The following has been cross-posted at The New Republic’s Citizen Cohn.
During debate over and since passage of the Affordable Care Act (ACA), there has been some concern over whether the individual and employer mandate provisions will work. Will employers drop coverage in large numbers once their workers can purchase insurance through exchanges? Will enough individuals game the system–purchasing insurance only when sick–to destabilize those exchanges? If the Massachusetts experience is any guide, the answer to both questions is “no.”
At first glance one might think the ACA’s and Massachusetts’ mandates wouldn’t work because the penalties for noncompliance are low. For example, the employer mandate in Massachusetts has a very weak penalty, just $295 per employee per year, far below health insurance premiums and the ACA’s penalty. But employers have not been dropping coverage in Massachusetts. In their recent NBER paper, Colla, Dow, and Dube summarize the relevant empirical findings:
Based on a pre-post comparison from a Massachusetts household survey, Long and Masi (2008) found no evidence of dropped coverage or restricted eligibility, and no major changes in the scope of benefits, network of providers, cost to employees or quality of available care under health plans. They also found that employer sponsored coverage had expanded due to increased take up among employees. Gabel and colleagues surveyed Massachusetts employers, finding that the percentage of firms with 3 or more employees offering health benefits increased from 73 to 79 percent, that there was an increase in firms offering Section 125 plans, and that Massachusetts employers were less likely than other US firms to terminate coverage or restrict eligibility (Gabel et al. 2008, Gabel, Whitmore, Pickreign 2007). Furthermore, evidence from Massachusetts indicates that despite concerns about potential crowd out from new public options (Cutler and Gruber 1996, Gruber and Simon 2008), there was actually an expansion in private coverage. (© 2010 by Carrie Hoverman Colla, William H. Dow, and Arindrajit Dube.)
Despite apparent incentives to the contrary, employer-based coverage is alive and well in the Bay State.
Turns out the individual mandate is working fine too. Although there are individuals gaming the system in Massachusetts—by waiting to purchase insurance until they need it–the overall coverage rate is high (about 96% insured) and the associated degree of adverse selection is very low (meaning insurers are able to cover medical costs with premium dollars, a necessary condition for a stable market).
In a recent report released by the Massachusetts Division of Insurance, actuaries estimated that part-year insurance purchasing in Massachusetts’ combined individual and small group market increased premiums by 0.5 percent to 1.5 percent. Based on an average individual premium in Massachusetts of about $5,000 per year, that translates into an annual premium increase of $25 to $75, far too low to have a major impact on the market. Insurance companies can pass that level of premium increase on to consumers without many of them dropping coverage.

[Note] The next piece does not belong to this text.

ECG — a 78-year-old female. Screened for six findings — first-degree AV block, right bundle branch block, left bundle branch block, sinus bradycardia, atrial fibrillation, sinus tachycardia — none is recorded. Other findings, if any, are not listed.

Thus, there is reason to think gaming won’t be an issue with the national individual mandate. First, the ACA’s penalties for lack of compliance with the mandate are actually higher than Massachusetts‘. Second, exchanges will have open enrollment periods, which don’t exist for the Massachusetts version of an exchange right now. Restricting the enrollment decision to a once-per-year event reduces the ability for individuals to time coverage to coincide with illness. There are, of course, differences between Massachusetts and other states that may cause results to vary.

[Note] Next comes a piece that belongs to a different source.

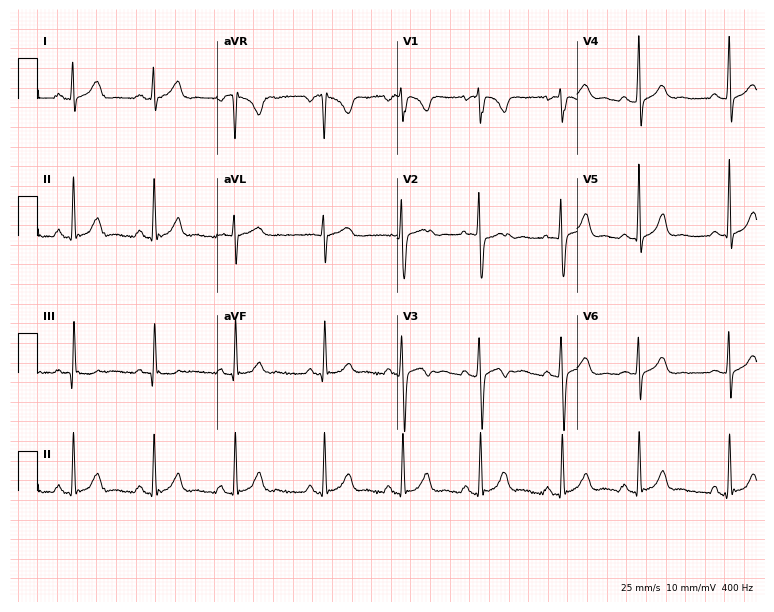
Resting 12-lead electrocardiogram (7.3-second recording at 400 Hz). Patient: a female, 20 years old. None of these six findings is recorded: first-degree AV block, right bundle branch block, left bundle branch block, sinus bradycardia, atrial fibrillation, sinus tachycardia. Only these six findings were labelled.

Note that I am not saying that everything about the health care system in Massachusetts is wonderful. The Bay State still has a health care cost problem and no agreed upon solution to it, for example. Nevertheless, the individual and employer mandates are functioning as designed in Massachusetts, even with lower penalties than will exist under the ACA. That should give us hope that they can work well elsewhere, though it doesn’t guarantee that they will.